**GIVEN RECORDS**
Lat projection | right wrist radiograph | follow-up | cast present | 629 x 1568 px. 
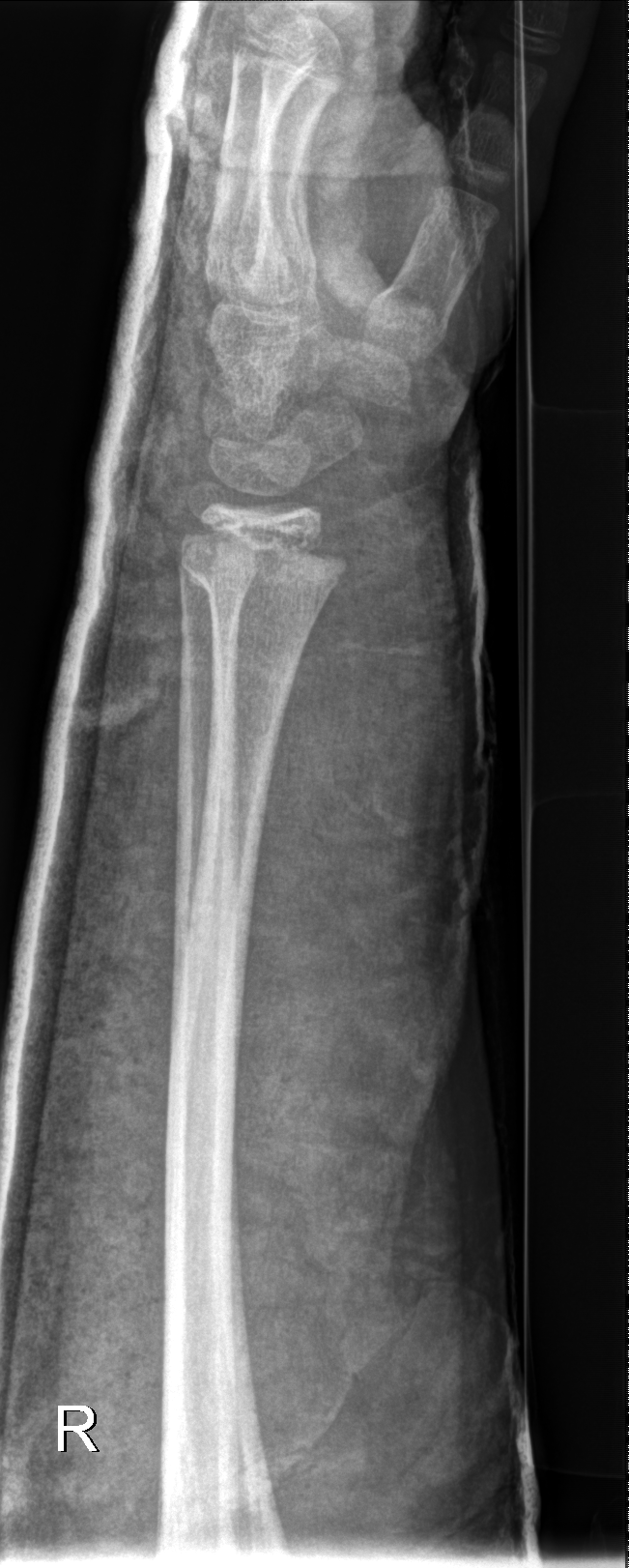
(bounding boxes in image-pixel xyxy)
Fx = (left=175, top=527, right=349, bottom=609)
==
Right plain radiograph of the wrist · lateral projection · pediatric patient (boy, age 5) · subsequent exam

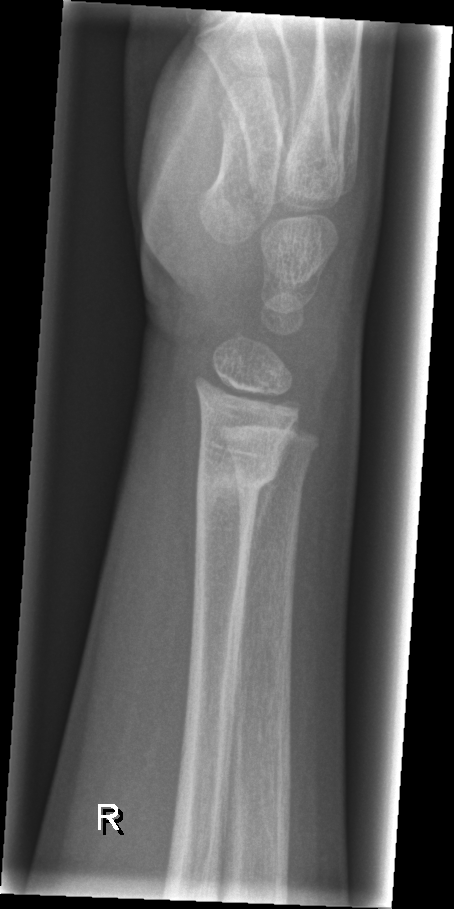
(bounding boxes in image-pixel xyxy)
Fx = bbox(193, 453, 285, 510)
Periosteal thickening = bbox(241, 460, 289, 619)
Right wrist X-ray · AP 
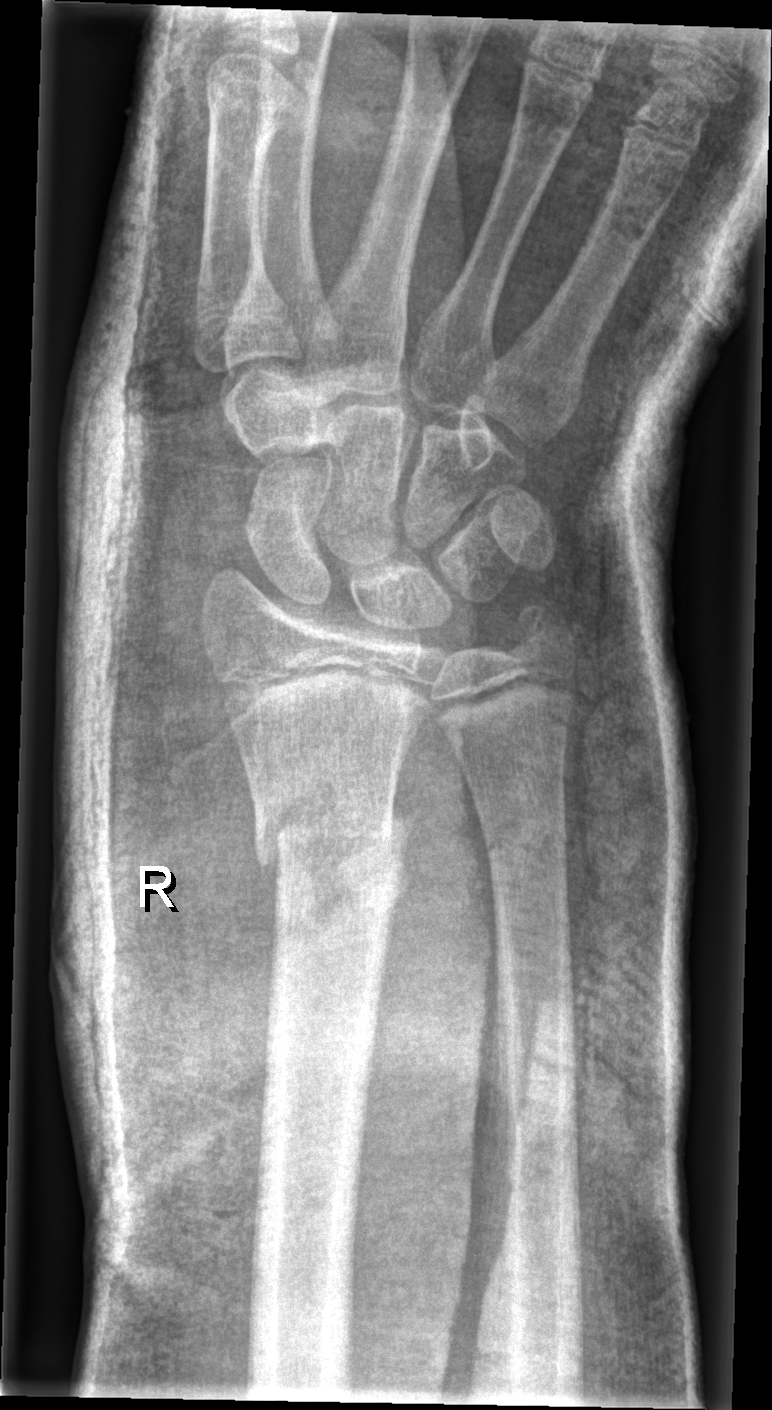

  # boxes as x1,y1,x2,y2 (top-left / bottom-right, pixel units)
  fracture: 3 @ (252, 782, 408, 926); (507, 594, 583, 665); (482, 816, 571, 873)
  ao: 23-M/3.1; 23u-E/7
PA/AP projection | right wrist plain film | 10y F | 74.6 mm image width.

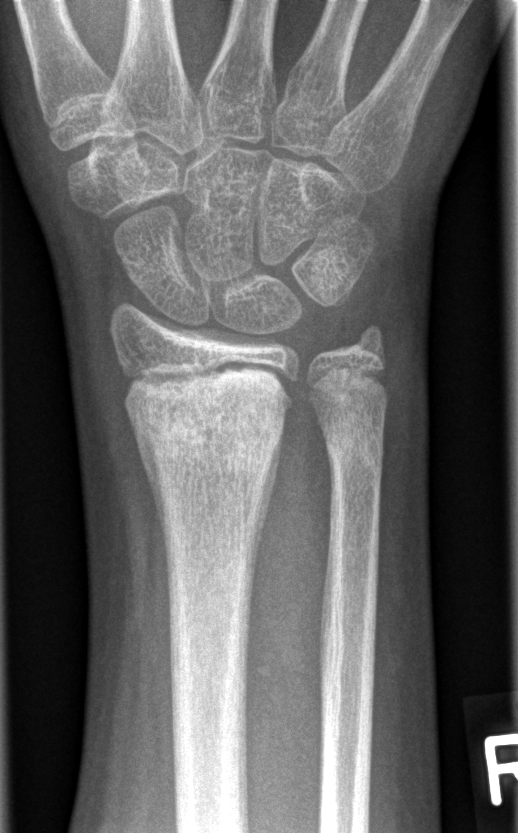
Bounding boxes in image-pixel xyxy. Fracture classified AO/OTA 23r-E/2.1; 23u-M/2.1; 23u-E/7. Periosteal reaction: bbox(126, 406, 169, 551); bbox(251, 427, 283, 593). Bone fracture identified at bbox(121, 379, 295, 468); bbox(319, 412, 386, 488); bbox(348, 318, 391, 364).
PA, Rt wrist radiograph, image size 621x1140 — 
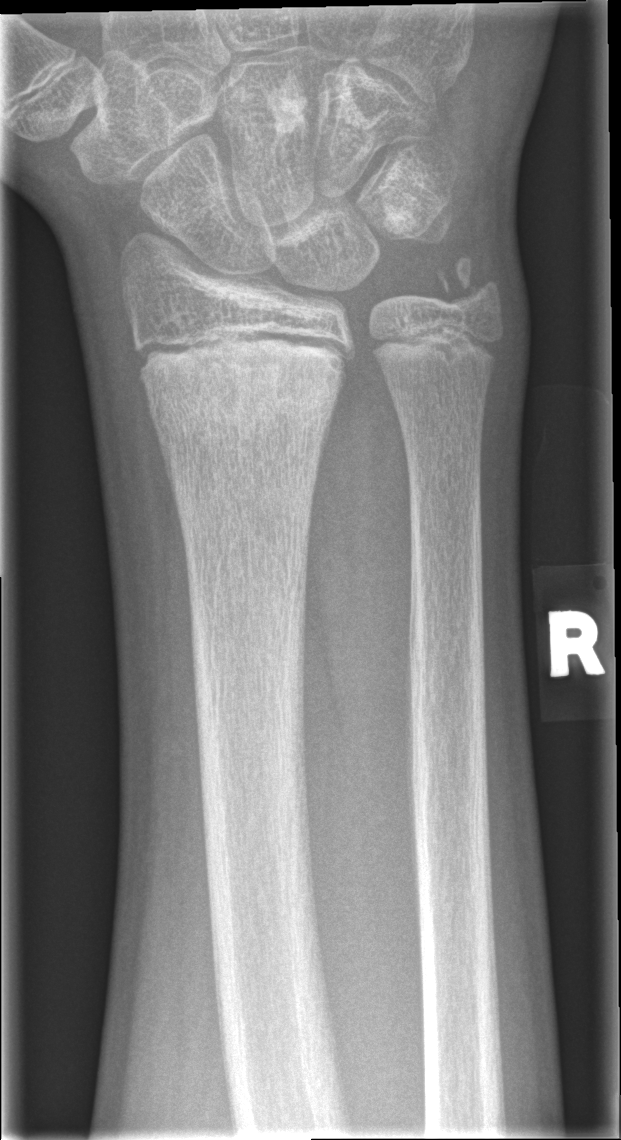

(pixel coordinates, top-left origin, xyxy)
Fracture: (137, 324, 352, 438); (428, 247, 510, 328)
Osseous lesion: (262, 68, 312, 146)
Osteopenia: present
...
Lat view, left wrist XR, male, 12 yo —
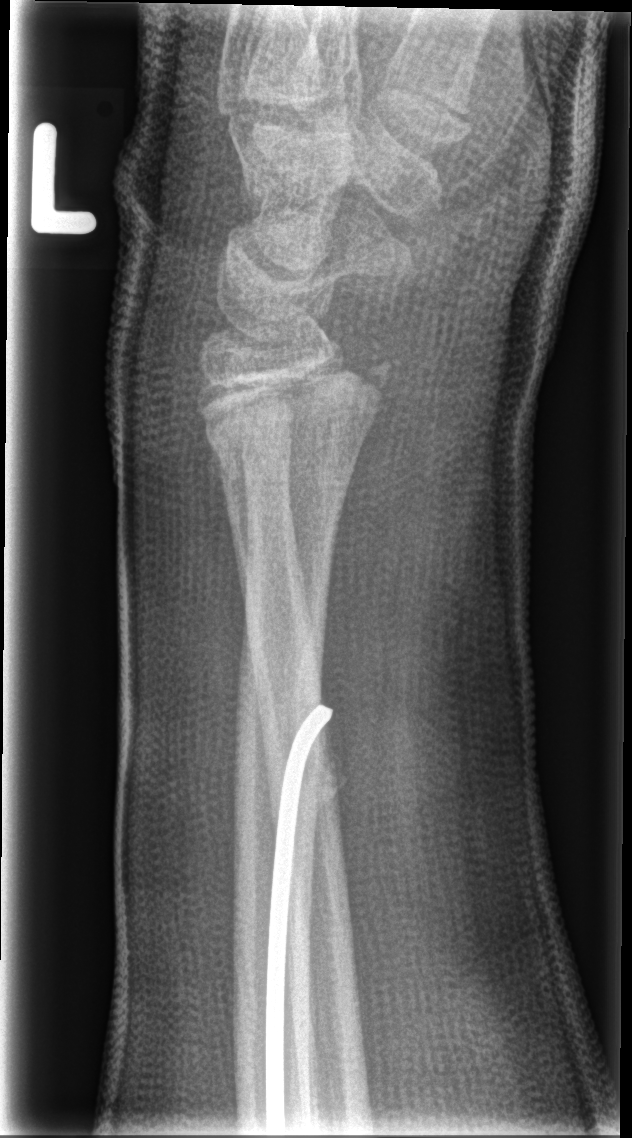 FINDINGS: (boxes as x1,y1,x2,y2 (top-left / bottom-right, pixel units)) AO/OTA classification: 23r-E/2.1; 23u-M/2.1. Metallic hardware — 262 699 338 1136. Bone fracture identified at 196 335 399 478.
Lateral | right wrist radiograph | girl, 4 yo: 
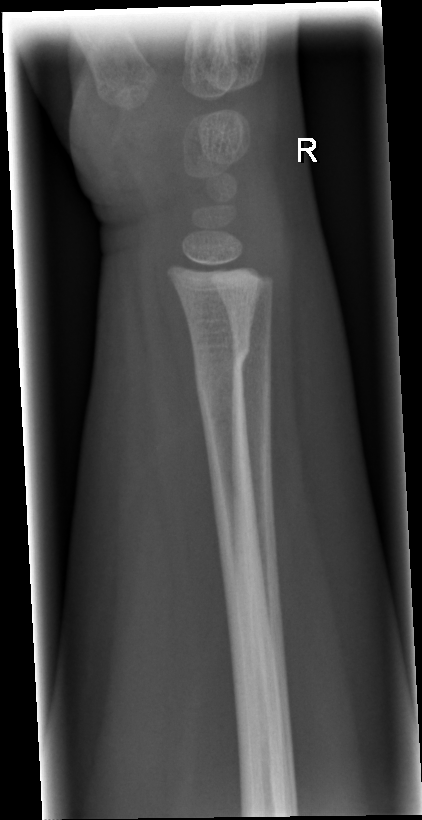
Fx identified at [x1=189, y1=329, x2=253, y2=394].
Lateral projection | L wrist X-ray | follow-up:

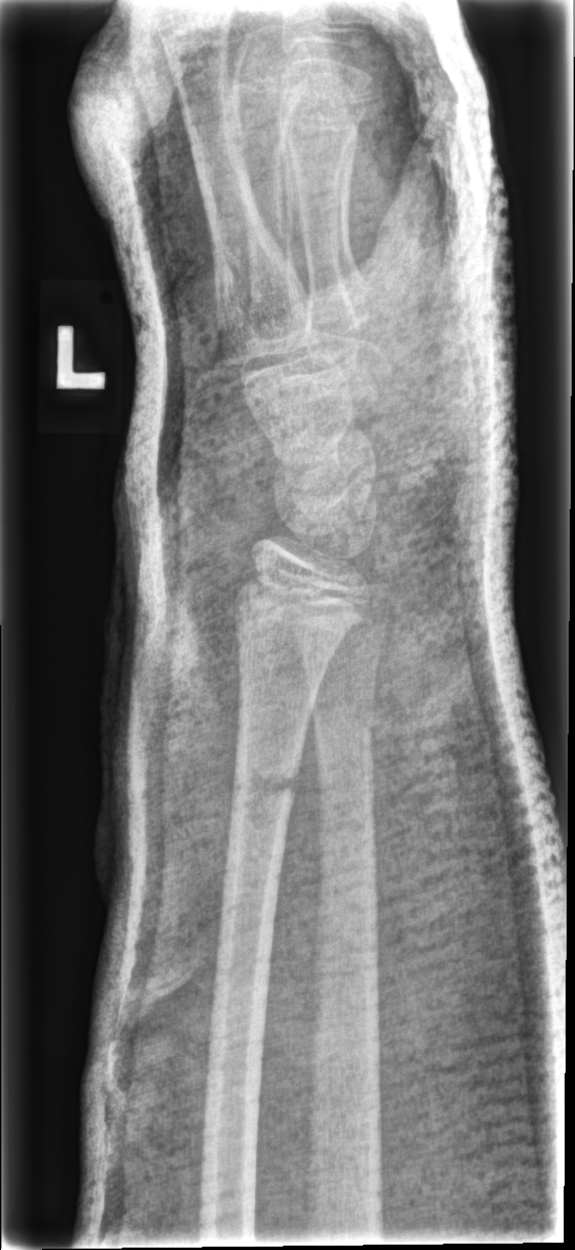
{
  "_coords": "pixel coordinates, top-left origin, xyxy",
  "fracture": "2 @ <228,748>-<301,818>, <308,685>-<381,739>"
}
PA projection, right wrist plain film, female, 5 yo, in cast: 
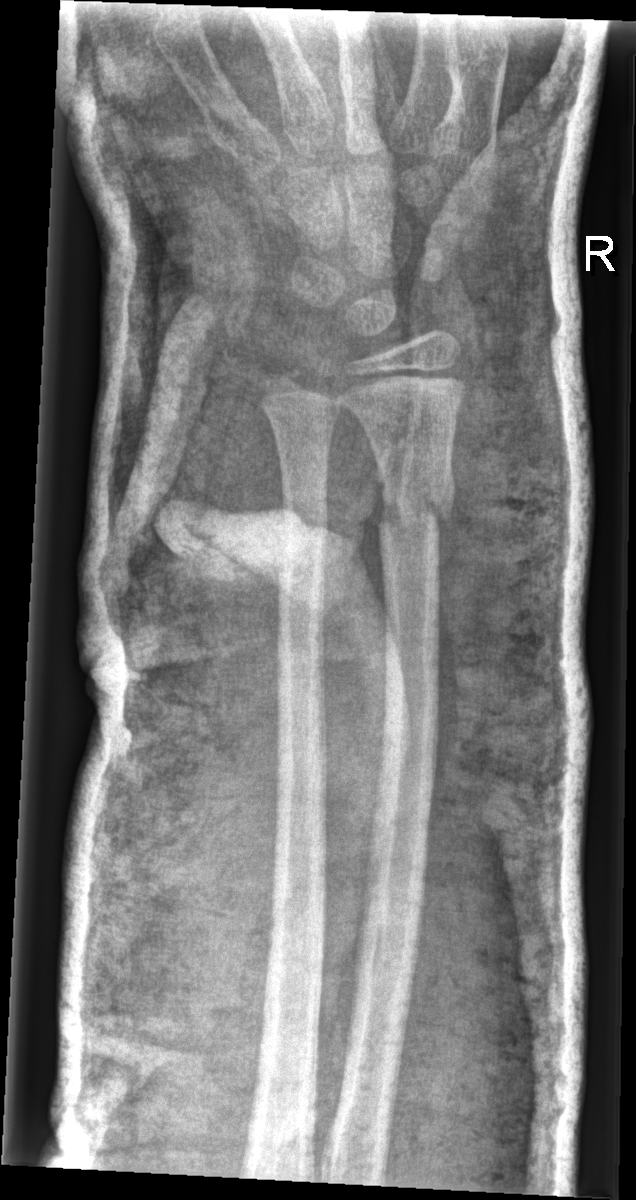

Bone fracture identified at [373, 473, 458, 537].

**ASSIGNED TASK**
Using the data above, copy exactly the lines from the one containing "Lat projection |" to the one containing "Fx = (left=175, top=527, right=349, bottom=609)", inclusive. Exclude the pictures.

**SOLUTION TO THE PROBLEM**
Lat projection | right wrist radiograph | follow-up | cast present | 629 x 1568 px. 
(bounding boxes in image-pixel xyxy)
Fx = (left=175, top=527, right=349, bottom=609)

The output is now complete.